(What the task requires)
Please output all the entries word for word, without the pictures.

[Collected data entries]
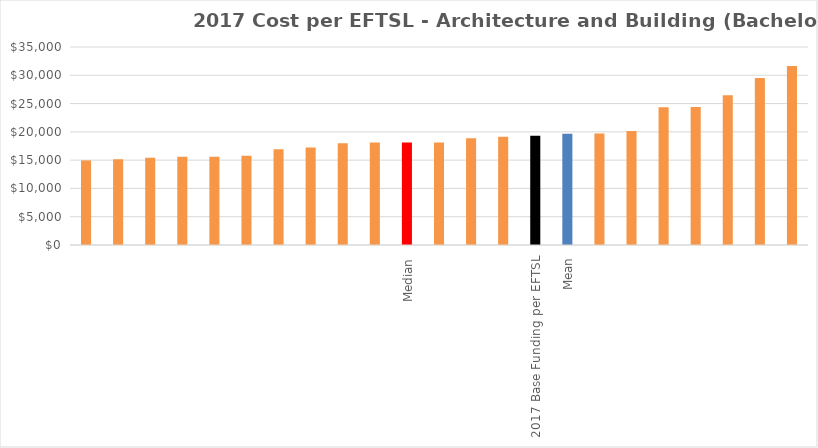
| Category | Series 0 |
|---|---|
|  | 14951.491 |
|  | 15160.946 |
|  | 15439.581 |
|  | 15595.599 |
|  | 15617.454 |
|  | 15775.55 |
|  | 16928.157 |
|  | 17225.582 |
|  | 18002.343 |
|  | 18101.301 |
| Median | 18104.072 |
|  | 18106.844 |
|  | 18876.869 |
|  | 19129.908 |
| 2017 Base Funding per EFTSL | 19328 |
| Mean | 19679 |
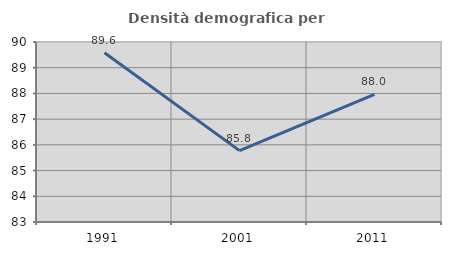
| Category | Densità demografica |
|---|---|
| 1991.0 | 89.581 |
| 2001.0 | 85.775 |
| 2011.0 | 87.967 |

(Completed exercise)
| Category | Series 0 |
|---|---|
|  | 14951.491 |
|  | 15160.946 |
|  | 15439.581 |
|  | 15595.599 |
|  | 15617.454 |
|  | 15775.55 |
|  | 16928.157 |
|  | 17225.582 |
|  | 18002.343 |
|  | 18101.301 |
| Median | 18104.072 |
|  | 18106.844 |
|  | 18876.869 |
|  | 19129.908 |
| 2017 Base Funding per EFTSL | 19328 |
| Mean | 19679 |
| Category | Densità demografica |
|---|---|
| 1991.0 | 89.581 |
| 2001.0 | 85.775 |
| 2011.0 | 87.967 |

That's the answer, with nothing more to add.